Translation is another huge one, that’s true.
I don’t think NN code autocomplete is a “big real life use case” as we have perfectly correct autocomplete as is and for anything beyond simple programs, I have seen any model give good suggestions. Plus not everyone writes code.
Natural language “understanding” is a weird one. I’m not convinced (yet) that we have models that “understand” language, just models that are good at guessing the next word.
ChatGPTs tendency to be flat out wrong or give nonsensical answers to very niche and specific questions suggests that it isn’t doing any kind of critical thinking about a question, it’s just generating statistically probable following tokens. It just generates convincing prose as it was trained to do.
liquiddandruff t1_j989luo wrote
the stochastic parrot argument is a weak one; we are stochastic parrots
the phenomenon of "reasoning ability" may be an emergent one that arises out of the recursive identification of structural patterns in input data--which chatgpt is shown to do.

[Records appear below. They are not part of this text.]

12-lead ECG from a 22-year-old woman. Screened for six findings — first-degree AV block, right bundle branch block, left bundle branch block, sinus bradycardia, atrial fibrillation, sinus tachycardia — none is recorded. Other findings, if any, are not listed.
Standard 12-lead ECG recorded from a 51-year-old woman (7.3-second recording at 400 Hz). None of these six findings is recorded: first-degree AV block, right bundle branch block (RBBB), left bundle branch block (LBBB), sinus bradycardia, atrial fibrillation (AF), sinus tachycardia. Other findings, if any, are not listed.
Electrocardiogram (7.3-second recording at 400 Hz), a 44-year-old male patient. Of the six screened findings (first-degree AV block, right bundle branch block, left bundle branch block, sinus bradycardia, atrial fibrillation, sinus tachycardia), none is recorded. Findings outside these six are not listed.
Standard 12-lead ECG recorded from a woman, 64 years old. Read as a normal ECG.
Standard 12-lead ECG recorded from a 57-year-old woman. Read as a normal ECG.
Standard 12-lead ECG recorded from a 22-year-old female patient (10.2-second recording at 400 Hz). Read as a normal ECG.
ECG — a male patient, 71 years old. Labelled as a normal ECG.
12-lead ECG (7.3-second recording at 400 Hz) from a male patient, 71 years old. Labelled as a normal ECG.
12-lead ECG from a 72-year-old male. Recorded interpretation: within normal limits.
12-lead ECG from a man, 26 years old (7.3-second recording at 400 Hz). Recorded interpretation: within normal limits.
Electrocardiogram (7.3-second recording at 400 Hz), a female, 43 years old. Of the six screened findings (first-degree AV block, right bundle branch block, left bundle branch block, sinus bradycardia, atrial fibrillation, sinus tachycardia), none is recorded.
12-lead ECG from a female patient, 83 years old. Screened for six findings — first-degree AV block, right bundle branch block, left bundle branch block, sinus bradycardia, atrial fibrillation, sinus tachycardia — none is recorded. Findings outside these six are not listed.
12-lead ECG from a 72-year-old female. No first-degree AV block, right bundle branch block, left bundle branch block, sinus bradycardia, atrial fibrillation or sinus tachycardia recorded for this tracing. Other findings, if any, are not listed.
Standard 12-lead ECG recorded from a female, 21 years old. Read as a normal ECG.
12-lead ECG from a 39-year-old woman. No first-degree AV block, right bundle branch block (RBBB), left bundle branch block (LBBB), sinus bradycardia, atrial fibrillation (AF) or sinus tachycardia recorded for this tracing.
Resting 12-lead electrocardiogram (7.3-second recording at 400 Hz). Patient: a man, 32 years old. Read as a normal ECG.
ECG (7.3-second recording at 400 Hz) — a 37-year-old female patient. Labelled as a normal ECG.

prove that "understanding" is not and cannot ever be reducible to "statistical modelling" and only then is your null position intellectually defensible
thecodethinker t1_j98puob wrote
Where has chat gpt been rigorously shown to have reasoning ability? I’ve heard that it passed some exams, but that could just be the model regurgitating info in its training data.
Admittedly, I haven’t looked to deeply in the reasoning abilities of LLMs, so any references would be appreciated :)
liquiddandruff t1_j98v6ko wrote
it's an open question and lots of interesting work is happening at a frenetic pace here
- Language Models Can (kind of) Reason: A Systematic Formal Analysis of Chain-of-Thought https://openreview.net/forum?id=qFVVBzXxR2V
- Emergent Abilities of Large Language Models https://arxiv.org/abs/2206.07682
A favourite discussed recently:
- Theory of Mind May Have Spontaneously Emerged in Large Language Models https://arxiv.org/abs/2302.02083
synth_mania t1_j99njvy wrote
Dude the first image classification or recognition program used perceptrons, the first model of a neuron. In other words, image classification has been neural networks ever since the beginning
thecodethinker t1_j9a4mvo wrote
Yeah, exactly my point about image classification. We’ve had it for a long time already.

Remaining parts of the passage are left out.